Después, cobra sentido revisar las instalaciones térmicas y los sistemas de producción de agua caliente sanitaria, climatización o calefacción. El propio certificado contempla escenarios de mejora que permiten estimar cómo variarían la calificación, el consumo y las emisiones tras una intervención determinada, lo que ayuda a ordenar mejor la inversión y a valorar qué medidas pueden tener mayor impacto. 

Por qué la envolvente térmica suele ser una de las primeras decisiones 

En rehabilitación energética, una de las preguntas más relevantes no es cuánto consume el edificio, sino por qué necesita consumir tanto. En muchos casos, la respuesta está en la fachada, la cubierta o los encuentros constructivos, es decir, en la capacidad de la envolvente para conservar las condiciones interiores y limitar las pérdidas de energía.

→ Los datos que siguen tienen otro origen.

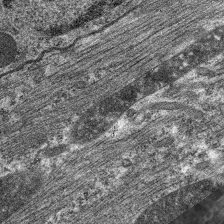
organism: C. elegans
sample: Pharynx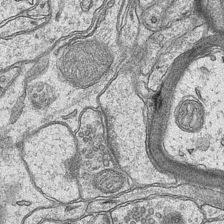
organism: Mouse
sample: CA1 Hippocampus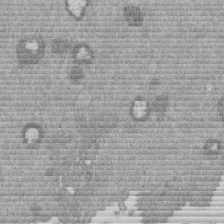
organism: Mouse
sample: Dividing mouse embryo 1 cell stage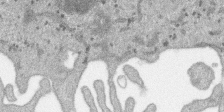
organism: Human
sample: Lung epithelial cells infected with SARS-CoV-2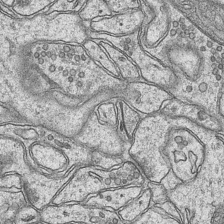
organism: Mouse
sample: CA1 Hippocampus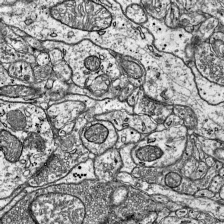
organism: Mouse
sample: Visual Cortex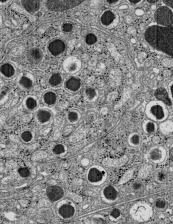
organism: C57BL Mouse
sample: Pancreatic islet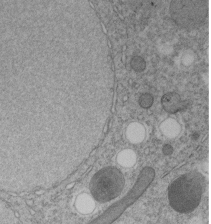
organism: C. elegans
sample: C. elegans embryo early stage

Por eso, las mejoras sobre el cerramiento suelen ocupar un lugar prioritario en cualquier estrategia orientada a mejorar la certificación energética. 

Este enfoque también permite evitar una decisión frecuente pero poco eficiente: invertir primero en equipos sin haber reducido antes la demanda. Cuando el edificio pierde energía por su envolvente, incluso unas instalaciones renovadas pueden trabajar por encima de lo necesario. Actuar sobre el cerramiento ayuda a que el conjunto funcione de forma más equilibrada y eficiente. 

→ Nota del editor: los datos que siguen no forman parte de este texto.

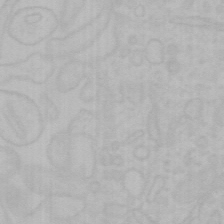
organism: Mouse
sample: Choroid plexus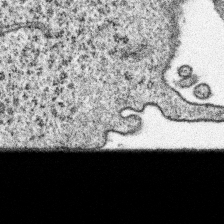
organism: Human
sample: HeLa cells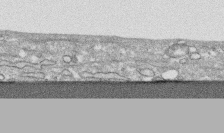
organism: Human
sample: CRL-1474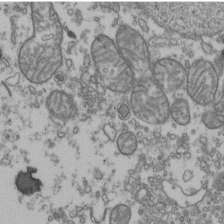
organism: Human
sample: Activated Jurkat CD4+ T cells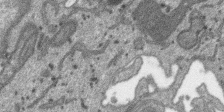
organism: Human
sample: Lung epithelial cells infected with SARS-CoV-2

Qué papel puede desempeñar el aislamiento por el exterior 

Dentro de las actuaciones sobre la envolvente, el aislamiento por el exterior puede desempeñar un papel relevante cuando el edificio presenta carencias térmicas en fachada. Los sistemas SATE están concebidos para mejorar la eficiencia energética del inmueble mediante la incorporación de aislamiento en la parte exterior del cerramiento, lo que contribuye a reducir las pérdidas de calor en invierno y a limitar el sobrecalentamiento en verano. 

Además de mejorar el comportamiento térmico del edificio, esta solución ayuda a minimizar los puentes térmicos, favorece el confort interior y permite intervenir sobre la fachada sin reducir la superficie útil del inmueble. También puede contribuir a mejorar el comportamiento del cerramiento frente a la intemperie y a reducir el riesgo de condensaciones. 

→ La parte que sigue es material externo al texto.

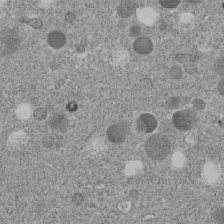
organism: C. elegans
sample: C. elegans embryo early stage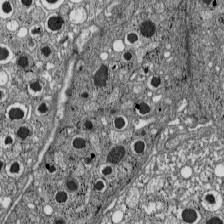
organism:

En este contexto, desde Molins recomendamos analizar siempre el estado de la envolvente antes de definir la intervención. Cuando la fachada está penalizando el comportamiento energético del edificio, actuar sobre ella puede ser una de las decisiones más eficaces dentro de una estrategia de rehabilitación bien planteada. 

Errores habituales al plantear una mejora energética 

Un error habitual es abordar las mejoras sin una priorización técnica clara. No todos los edificios presentan los mismos puntos débiles, ni todas las actuaciones tienen el mismo impacto. Por eso, es preferible plantear una intervención ordenada, apoyada en el análisis previo del certificado y, cuando el proyecto lo requiere, en estudios complementarios que ayuden a definir mejor la solución. 

En actuaciones sobre fachada, por ejemplo, resulta especialmente útil contar con apoyo técnico para evaluar la transmitancia térmica del cerramiento, determinar el espesor de aislamiento más adecuado y valorar el comportamiento real del edificio antes y después de la intervención. En Molins creemos que este enfoque permite orientar mejor la toma de decisiones y plantear soluciones ajustadas a las necesidades reales de cada proyecto. 

Por dónde empezar 

El punto de partida más razonable es revisar el certificado energético existente y prestar atención a las recomendaciones de mejora que incorpora. Ese documento ofrece una base útil para entender qué elementos están condicionando la calificación y qué líneas de actuación pueden resultar más eficaces. 

Mejorar el certificado energético de un edificio es, en definitiva, una cuestión de criterio técnico. Se trata de actuar allí donde el inmueble pierde rendimiento, ordenar las prioridades y convertir la certificación en una herramienta útil para tomar decisiones mejor fundamentadas. Cuando se aborda de esta manera, la mejora de la calificación deja de ser un objetivo aislado y pasa a formar parte de una estrategia más amplia de eficiencia, confort y valorización del edificio. 

Desde Molins, entendemos la rehabilitación energética como una oportunidad para intervenir con rigor técnico sobre la envolvente del edificio y mejorar su comportamiento de forma duradera.